Andrew Root, professor of youth and family ministry at Luther Seminary, candidly admits that this was his aim when he began working with students. He writes, "I was trying to influence them. I was trying to get them to accept, know, trust, believe, or participate in something, believing it was best for them, believing it would fix them. But my desire to influence them was keeping me from really being with them - in a truly relational way" (Relationships Unfiltered, 17).
Of course, such engagement isn't malicious, it just isn't relational.
Relational denotes a relationship, and a relationship connotes presence devoid of agenda or further goal.
If you approach a person with an agenda or further goal (stated or unstated), then you become a sales representative seeking to turn that person into a buyer. If they don't "buy" what you're "selling," then you're free to move on to the next potential buyer.

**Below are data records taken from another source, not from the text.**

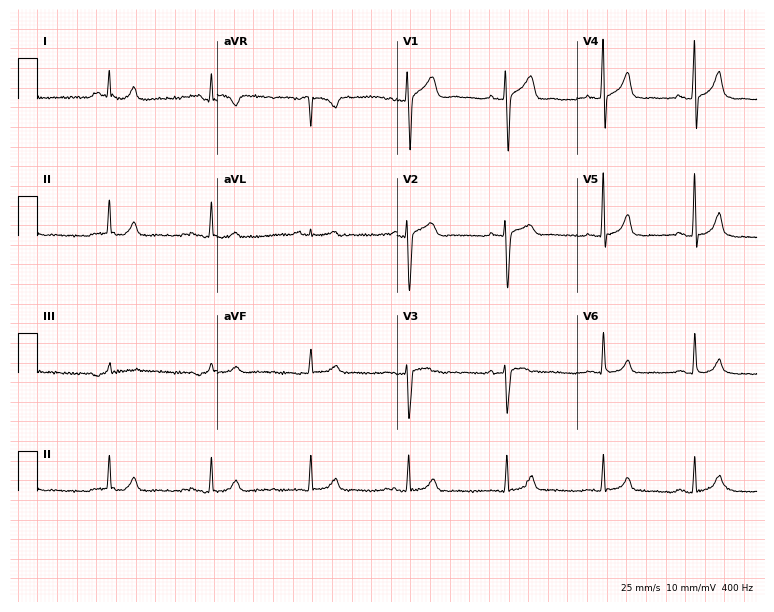
12-lead ECG from a 46-year-old female. Labelled as a normal ECG.
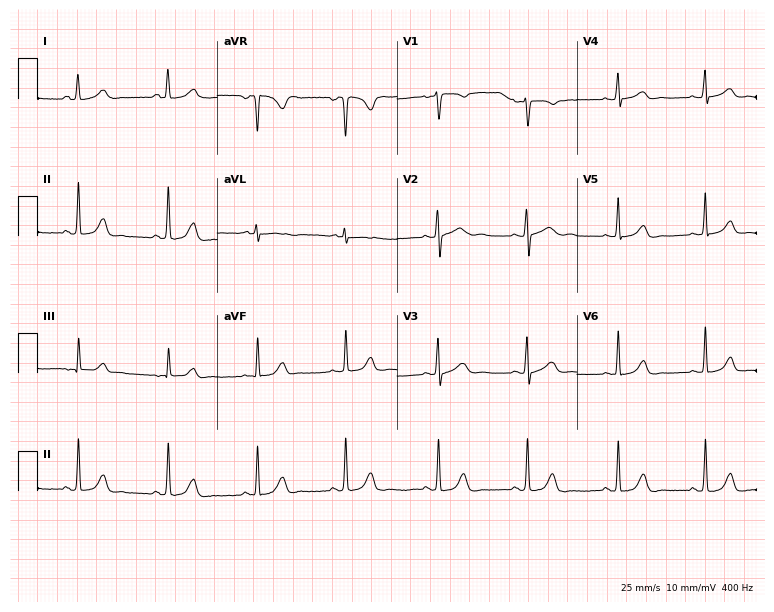
Standard 12-lead ECG recorded from a 24-year-old female patient (7.3-second recording at 400 Hz). None of these six findings is recorded: first-degree AV block, right bundle branch block (RBBB), left bundle branch block (LBBB), sinus bradycardia, atrial fibrillation (AF), sinus tachycardia. Only these six findings were labelled.
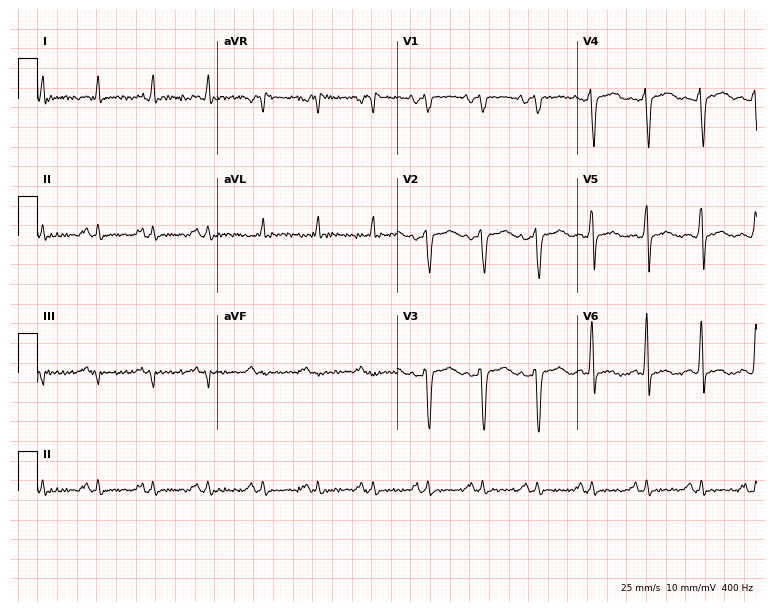
ECG (7.3-second recording at 400 Hz) — a 38-year-old male. Screened for six findings — first-degree AV block, right bundle branch block, left bundle branch block, sinus bradycardia, atrial fibrillation, sinus tachycardia — none is recorded.
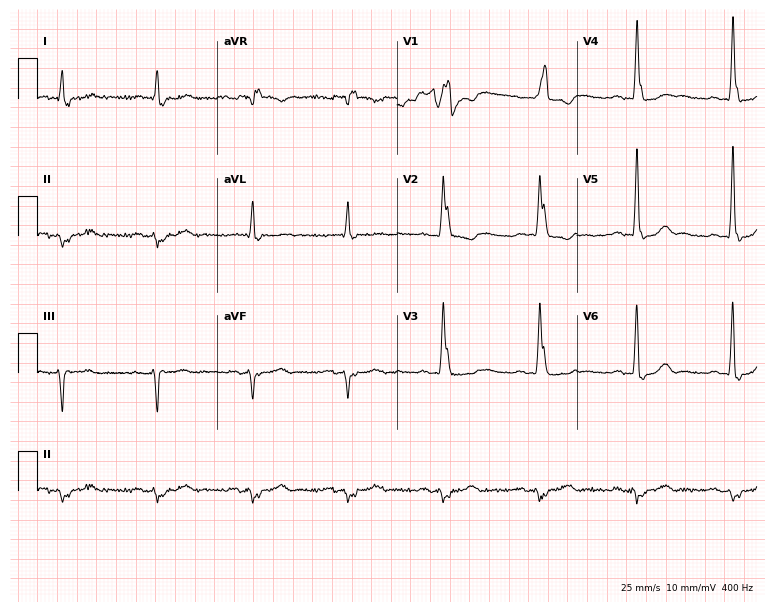
Electrocardiogram (7.3-second recording at 400 Hz), a 79-year-old woman. Interpretation includes right bundle branch block.
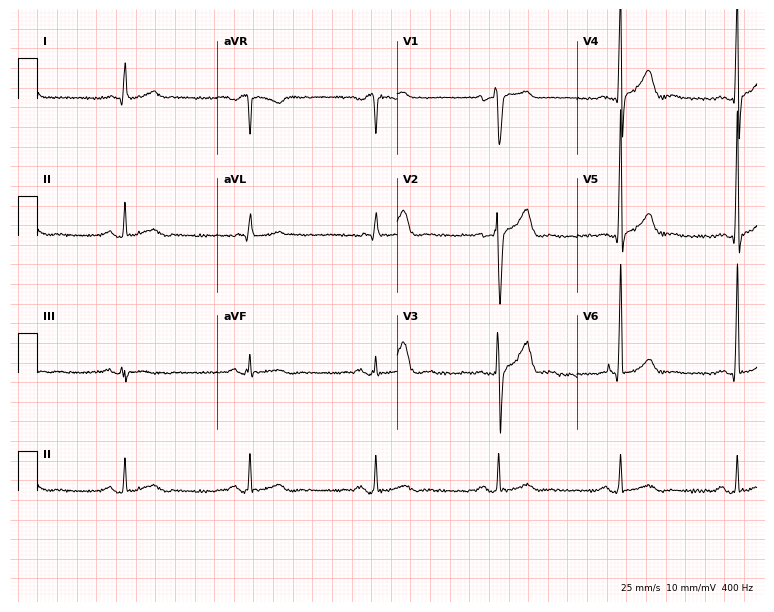
Standard 12-lead ECG recorded from a 54-year-old male (7.3-second recording at 400 Hz). Read as a normal ECG.
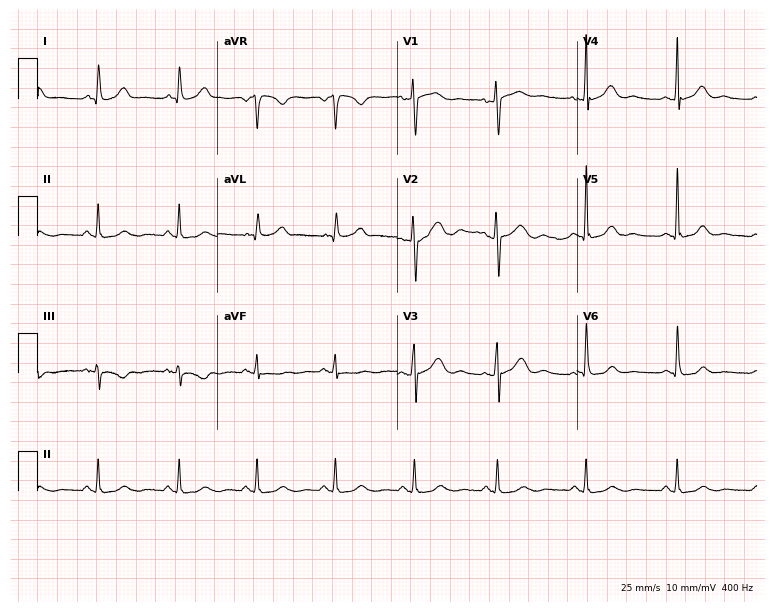
Electrocardiogram (7.3-second recording at 400 Hz), a woman, 55 years old. Overall reading on record: normal ECG.
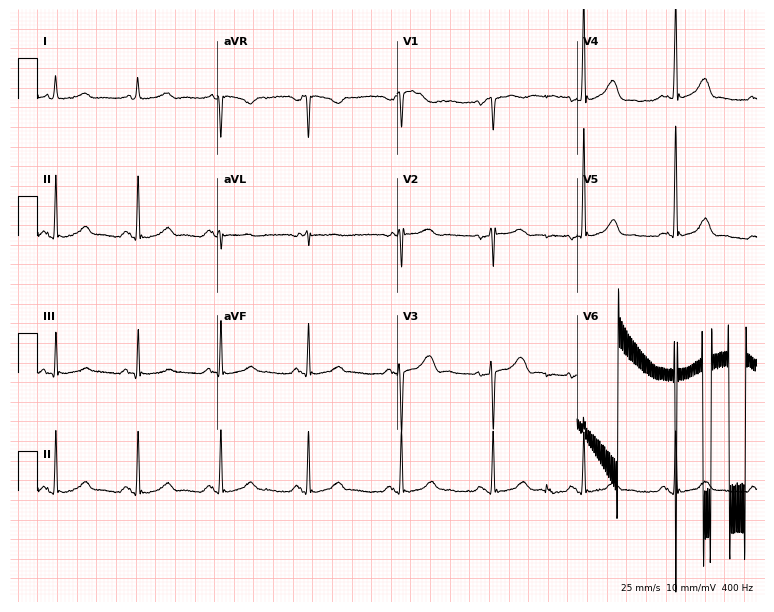
ECG — a 37-year-old female patient. Labelled as a normal ECG.

But genuine relationships aren't like that. They are a firm commitment to be present to one another. Sometimes that presence involves celebration. Sometimes that presence involves crying. Either way, you are an advocate for that person, entering into the situation and the emotion in order to celebrate or cry with them and for them.
This type of ministry is rooted in the doctrine of the incarnation, which insists that God has been revealed in the human person of Jesus - who was crucified and raised again to life. The incarnation is about solidarity, and it asserts that God is present in the here and now, among us, for us, and with us - whether rich or poor, sick or healthy, black or white.
For those reasons, I insist that youth pastors must move the goal from "influence" to "presence."
If you aim at influence, you will lose the opportunity for presence.
But if you aim at presence, you will gain the opportunity for influence.